I'm sure I'll run into a lot of forgotten friends too.
Great post. Now I'm all nostalgic.
There's a sappy little Mary Engelbreit poster that says,"A book is a gift you can open over and over again." Sappy, but in this case, true!
Another favorite that I re-read is "Gone with the Wind" in English. I read it maybe about 5 times in Russian when I was a teenager. It was one of my favorite books.
I really loved "Master and Margarita" by M.Bulgakov in Russian (also back in teenhood), now I am planning to re-read in English.
In practice this means that I have and read a lot of children's books and genre fiction. Not very highbrow I imagine, but then I'm not studying literature, I'm reading for pleasure.

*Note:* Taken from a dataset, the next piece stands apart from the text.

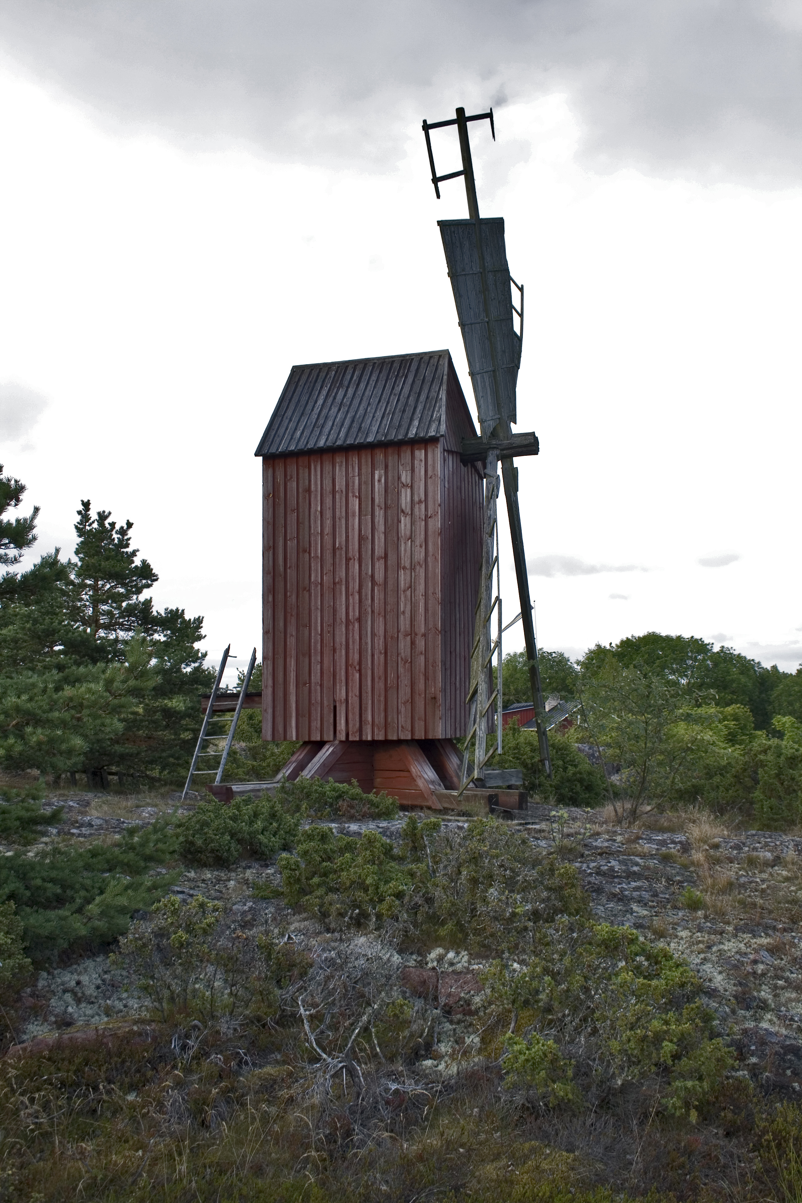 Toimimaton tuulimylly Holmsklinttenillä Vårdöllä, Ahvenanmaalla

I've read most of the PF books on your list as well. The one I haven't read that I think I'm gonna pick up at the library is Think and Grow Rich. They actually have a pretty recent updated copy of it.
Favorites from childhood I still have: Stephen King novels (Cujo, Christine, etc.), Sword of Shannara series by Terry Brooks, The Hobbit and LOTR, Xanth series by Piers Anothony, anything by R.A. Salvatore. I also fondly remember the three investigator series
Obviously I'm a big fantasy buff too :-)
"The Testament of Gideon Mack" is probably the book I enjoyed most this year.
And having Bibles and Korans in the house of two lapsed individuals isn't so strange, Guiness416. Even if you don't believe in the books in a religious way, they are still literature and still an important part of world culture that it helps to be educated about.
@Fecundity: Battlefield Earth (the book) was a lot, lot, lot better than the movie (at least in my opinion)!